夜9時過ぎに帰ると、いつも同じ場所に1台の車。
黒い小さな車だ。
男性が犬を抱えている。
暗くてよく分からないが、同年代の様だ。
通るたびワンちゃんは目の前を横切る私を首を回して見る。
ある日のこと。
車に作業着姿の女性が近づく。
ワンちゃんは窓ガラスに両手をあててへばりつく。
男の人はしっかり抱っこ。
女性が助手席に乗り込んだ。
毎日、迎えに来ていたのだ。
微笑ましい小さな幸せを見た。
その翌日、また一つ大きな仕事を終えた。
後から思えば、まだ中途半端な気もする。
いつも様に達成感がない。
ふと、ワンちゃんの姿が浮かんだ。
小さなことでも一つひとつをできる限り頑張っていこう。
そんな気になった。
まずは、自分へのご褒美だ。
財布の中身を確かめて「かわ広」へ向かった。
Desafinado - Cover by Arpi Alto
先日、ランチを食べに来た時、
店の方に話していた。
「今度、仕事が終わったら鰻を食べに来ます。

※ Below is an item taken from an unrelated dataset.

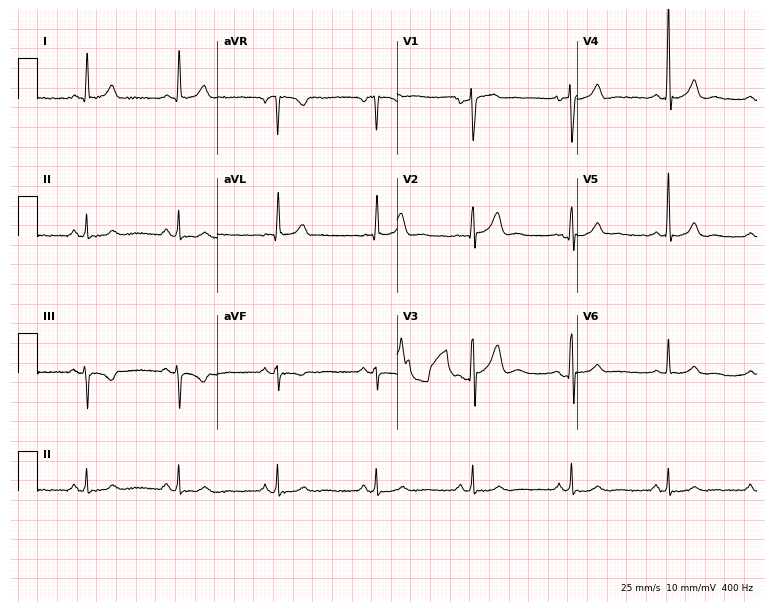
Standard 12-lead ECG recorded from a 46-year-old man. None of these six findings is recorded: first-degree AV block, right bundle branch block (RBBB), left bundle branch block (LBBB), sinus bradycardia, atrial fibrillation (AF), sinus tachycardia.
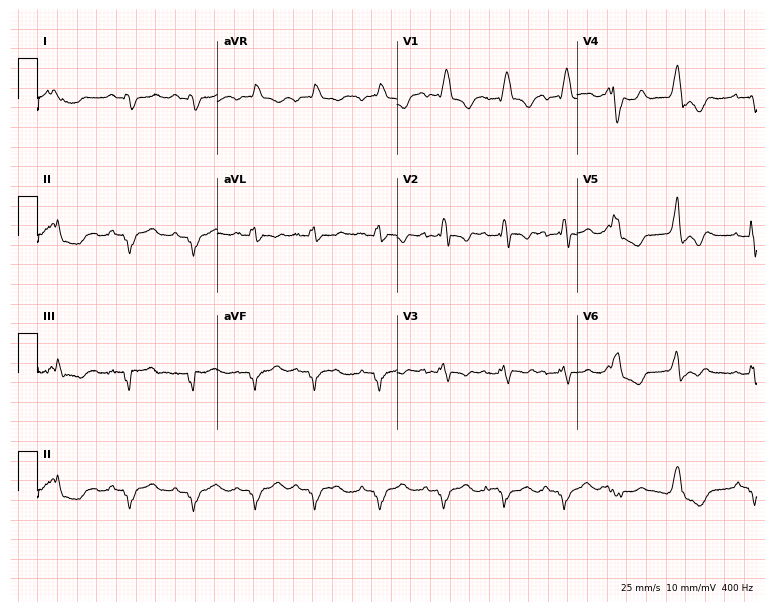
12-lead ECG from a male patient, 43 years old (7.3-second recording at 400 Hz). Shows right bundle branch block.

」と。
暖簾を潜り中へ。
カウンターに座る。
お茶が置かれ、
「お仕事が終わったんですね。」
「はい。」
「よかったですね。」
些細な会話で和む心。
すかさず「鰻重の上」と言った。
「はい、承知しました。」
しばらくして一つ席を空けたご夫婦が茶碗蒸しを食べていた。
店の方に声をかけた。
「あの、茶碗蒸しも、いいですか。」
「今だと、ちょっと時間がかかりますけど・・・」
「大丈夫です。」
「鰻が終わってしまうかもしれませんけど。」
「かまいません。」
「それでよろしければ、はい、わかりました。」
待つ間、テイクアウトのお客さんも来た。
嬉しそうに持ち帰って行く。
小上がりからは家族の楽しそうな声。
来た!
蓋を開ければ、あの、かば焼きのいい匂い~
書けなくてもがいた日、途中でやめて温泉に行った日・・・
みんな忘れてしまう。
久し振りのご対面。
肝吸いから。
はやる心を静める様な三つ葉の香り。
山椒をふりながら、食べ始めの心の準備。
大正時代の創業の老舗「かわ広」。
百年以上の歴史があり、継ぎ足しのタレ。
濃厚過ぎず、かといって淡白でもない。
いい具合だ。
これが長く続く味なんだろう。
店頭でかば焼きを売っていたが、
30年ほど前に店内でも食べられる様に建て替えた。
今もテイクアウトの窓口は別にある。
タレだけでご飯がいける。
鰻とご飯って、どうしてこんなにあうのだろう!
気がつけば残った一切れ。
やわらかく、口の中でとろける鰻。
小さな幸せを噛みしめるように味わう。
メロンを食べながら思う。
父の育った家の近くに鰻屋があり、
玄関先に桶が置かれ、何匹もの鰻が丸くなっていた。
子どもの頃は、あまり美味しさが分からなかった。
牛肉ちょっぴりで、豚肉主体のすき焼きの方がご馳走だった。
「お待たせしました」
茶碗蒸しの登場。
中に隠れている海老や銀杏など。
プルンとした食感。
続くさっぱりとしながら出汁のきいた深い味わい。
美味しい。
スプーンで少しも残さずすくった。
デザートみたいで、〆に茶碗蒸しもいいなぁ~
「また、お仕事頑張ってください」
と言われながら店を出た。
いつの間にか暖簾はしまわれていた。
あ~満足した。
暑くも寒くもない北国のいい時期を楽しみながら、
次の企画を考えよう。
しばらく温泉通いもいい。
ちょっと弾んだ心持ちの夜だった。